In the ensuing years, he developed a close relationship with the Nationalist Chinese leader Chiang Kai-Shek and spent most of his posting explaining why Britain could not offer him any substantive aid in his struggle against the Japanese invaders.

He argued for British aid to China based upon humanitarian concerns, the preservation of British economic influence and the principle of national self-determination. Despite the lack of aid from Britain, he impressed the Chinese with his interest in Confucian philosophy and with his determination. After the British consulate in Chungking was almost completely destroyed by Japanese bombing in 1940, other diplomatic missions evacuated, but he kept the Union Jack flying close to Chinese government buildings. He regularly swam in the Yangtze River and, after meeting the American writer Ernest Hemingway, dismissed him derisively: "Tough? Why, I'm tougher than he is!"

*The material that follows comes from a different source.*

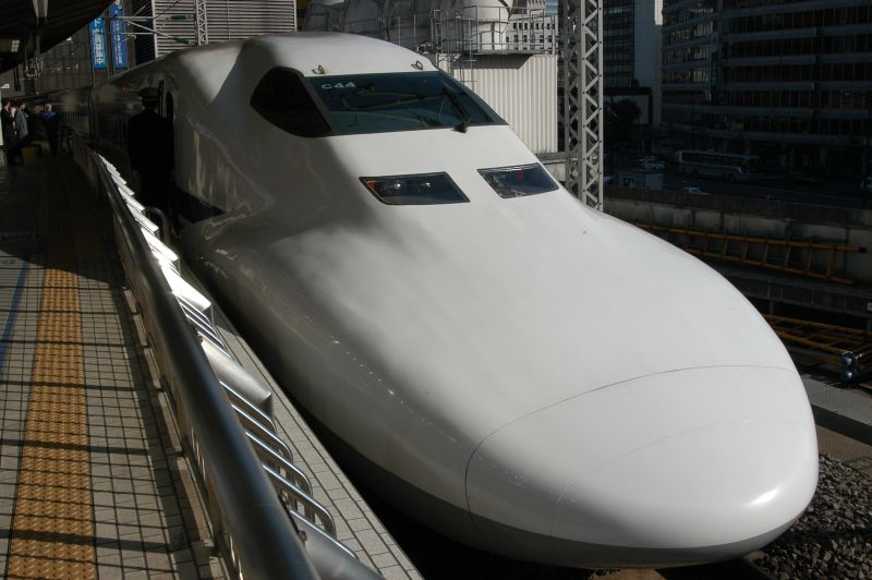 Shinkansen in Tokyo, 2005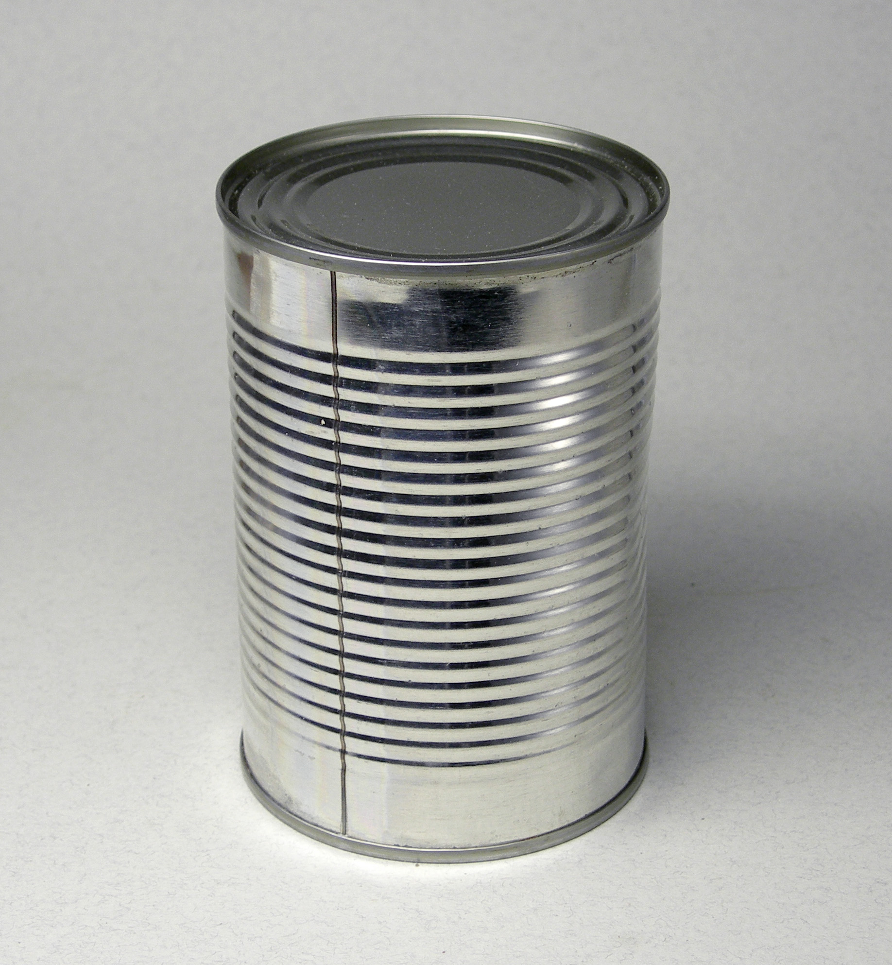 Konservendose. Eigene Aufnahme

He was moved to Moscow in February 1942, where he forged a remarkable relationship with Stalin and facilitated a number of Anglo-Soviet diplomatic conferences. His work there and at the Big Three Conferences (such as Yalta and Potsdam) put him at the centre of international politics during the final pivotal years of the Second World War. Throughout his posting in Moscow, he unsuccessfully sought clearer direction from the Foreign Office in London. He often fell back upon a directive received from Churchill in February 1943: "You want a directive? All right. I don't mind kissing Stalin's bum, but I'm damned if I'll lick his arse!"

As the war neared its end, Kerr became increasingly concerned about Soviet plans for the postwar world. He did not think the Soviets to plan to begin spreading world revolution, but feared that they were preparing to exert their influence well beyond their prewar sphere of influence. He voiced deepseated concerns about Soviet expansionism for the first time in a lengthy memorandum on Soviet policy dated 31 August 1944. He then forecast three likely results of the war: the removal of any immediate threat to Soviet security, the consolidation of Stalin's dominant position and the Soviet use of communist parties in other countries to serve interests of "Russia as a state as distinct from Russia as a revolutionary notion". This closely resembled the conclusions that George F. Kennan included in a telegram to Washington a few months later.

After the war, he was appointed Ambassador to the United States, a post that he held until 1948. An acquaintance of Guy Burgess and Donald Duart Maclean's superior in Washington, he took their defection to the Soviet Union badly. The affair also cast a shadow over his career.

He was appointed a Knight Commander of the Order of St Michael and St George (KCMG) in the 1935 New Year Honours and a Knight Grand Cross in 1942 and was sworn of the Privy Council in 1944. In 1946 he was elevated to the peerage as Baron Inverchapel, of Loch Eck in the County of Argyll.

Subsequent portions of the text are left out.